Il est grand temps de rappeler les hirondelles, qu’elles retrouvent les vieilles tours, de redonner des couleurs au paysage tout alentour… Oui, c’est à toi que je m’adresse, printemps – ou renouveau, si tu préfères – mais fais vite, réchauffe les ubacs aussi, jusqu’à ce que le dernier petit tas de neige ait fondu.

 

Que s’égouttent goutte à goutte les toits, les bois, et les buissons à l’unisson, fais gonfler torrents et rivières, pousse les tendres pousses hors du sol, que surgissent asperges et radis dans les potagers reverdis.

 

 

 

L’arbre et la forêt

 

Ici et là, les dernières pommes rouges, mûries sur le tard et oubliées à la cueillette, attendent sur les branches dénudées. J’avance dans les feuilles mortes, comme dans le limon à marée basse, et je me demande si ça vaut vraiment la peine de naître, de grandir, pour bientôt devenir un petit tas de cendres, comme au fond de mon poêle suédois les bûches de sapin et de foyard. Mais le bois, ça repousse…

Peut-être que je m’égare dans cette forêt qu’un seul arbre parvient parfois à me cacher. Hier, j’ai empilé deux stères de bûches, ma réserve pour l’hiver, avec une persévérance dont je ne fais preuve par ailleurs que pour écrire.

 

 

 

 

Traduction en français : Corinne Verdan-Moser

 

 

 

 

Les deux textes Holzwäg/L’arbre et la forêt et Es längt/Ras le bol, nous permettent d’examiner les particularités inhérentes à une traduction du bernois, ce beau dialecte suisse alémanique aux sonorités rondes et chaudes. Tout d’abord, il s’agit de traduire une langue, dialectale certes, mais c’est une langue en soi, avec les difficultés traductives que l’on retrouve quelle que soit cette langue (fidélité au texte et liberté du traducteur pour en faire une recréation idiomatique dans sa langue).

 

De plus, avec le bernois, il y a une musicalité spécifique à laquelle l’auteure, Barbara Traber, est particulièrement attachée.
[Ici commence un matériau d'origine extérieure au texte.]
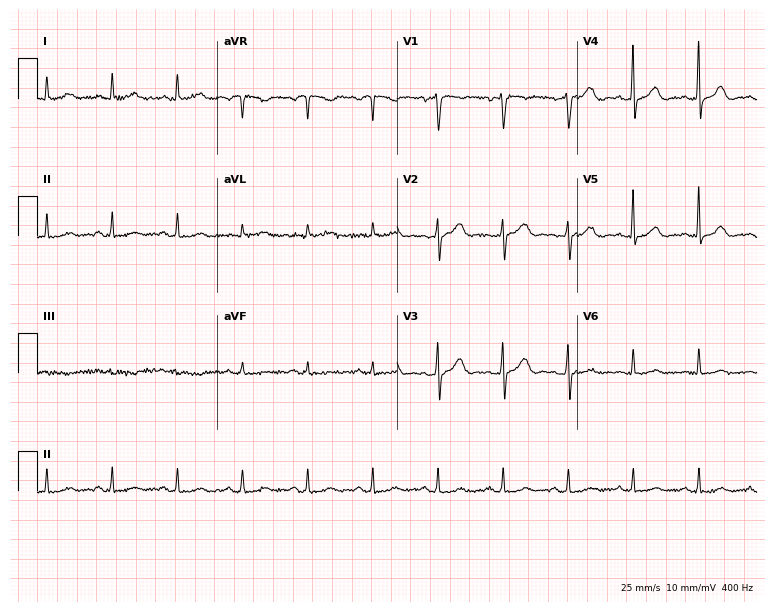
Electrocardiogram (7.3-second recording at 400 Hz), a 63-year-old male. Overall reading on record: normal ECG.

Comment dès lors la transposer en français en évitant l’impasse d’un texte en vaudois (ce qui serait ici caricatural) ? Avec les outils stylistiques du français : allitérations, rimes internes, suivies, embrassées, croisées, assonances, réduplications, anacoluthes, syncopes, etc.

 

Concrètement, cela donne ceci :

 

Holzwäg

Les dictionnaires bilingues ne donnent en général pas d’équivalence du terme ambigu Holzweg, mais une phrase d’exemple : auf dem Holzweg sein faire fausse route, se tromper, faire erreur. Les dictionnaires monolingues allemands précisent, en plus de son sens figuré de voie sans issue, que c’est aussi un chemin forestier aménagé par les bûcherons… En fait, quelle que soit la solution proposée parmi la sélection terminologique ci-dessus, aucune ne convient ici, car aucune ne respecte le sens et la cohésion interne du texte.

 

Donc il faut changer de point de vue – pour un temps – afin de mieux le retrouver plus tard : puisque l’original bernois parle d’arbre et de forêt, on peut exploiter l’univers de l’expression française de l’arbre qui cache la forêt dans le corps du texte et en utiliser une partie pour le titre. On reste dans le thème du bois, l’idée est aussi cohérente en français qu’en allemand : Peut-être que je m’égare dans cette forêt qu’un seul arbre parvient parfois à me cacher, qui traduit : Vilicht bin i uf em Holzwäg.

 

Donc c’est par un chemin détourné (et ici plus long) que l’on arrive à exprimer le fond de la pensée du texte de départ. Et c’est ça qui compte justement. Utiliser les outils et les leviers propres au français (et non pas à l’allemand) pour faire passer aussi bien une signification, un sens, qu’une émotion. Le même texte fera donc pleurer ou rire le francophone aussi bien que le germanophone, mais cet effet aura été obtenu par des moyens stylistiques et syntaxiques différents dans chacune des deux langues. Autrement dit, le contenu reste, l’emballage change.

 

Sauf exception ! Parfois, quand on peut, il faut changer le contenu, comme dans le texte suivant :

 

Es längt/Ras le bol (extrait)

’s isch höchschti Zyt, d Schwalbeli zrüggzpfyfe, dass Farb i ds Ganze chunt, es müesse nid dyni blaue Bänder sy. Ja, dii meinen i, Früelig, mynetwäge Lenz…

 

Il est grand temps de rappeler les hirondelles, qu’elles retrouvent les vieilles tours, de redonner des couleurs au paysage tout alentour… Oui, c’est à toi que je m’adresse, printemps – ou renouveau, si tu préfères…

 

Ici le texte bernois parle des rubans bleus du printemps  – allusion à un vers d’Eduard Mörike, poète romantique allemand dont chaque petit germanophone a appris au moins un poème.

 

Er ist’s Eduard Mörike (1804 – 1875)

Frühling läßt sein blaues Band
Wieder flattern
durch die Lüfte;
Süße, wohlbekannte Düfte
Streifen ahnungsvoll das Land.
Veilchen träumen schon,
Wollen balde kommen.
– Horch, von fern ein leiser Harfenton!
Frühling, ja du bist’s!
Dich hab ich vernommen!

 

Mais en français, parler des rubans bleus du printemps, ça ne nous évoque rien du tout, on trouve ça tout au plus bizarre.

Alors il ne reste plus qu’à chercher un poème français qui pourrait correspondre à l’univers du poème allemand. Avec de la chance et du flair, on finit par trouver un homologue contemporain français de Mörike en la personne de Victor Hugo, dont tous les petits francophones ont aussi un jour appris l’un ou l’autre poème.

 

L’hirondelle au printemps [1] Victor Hugo (1802 – 1885)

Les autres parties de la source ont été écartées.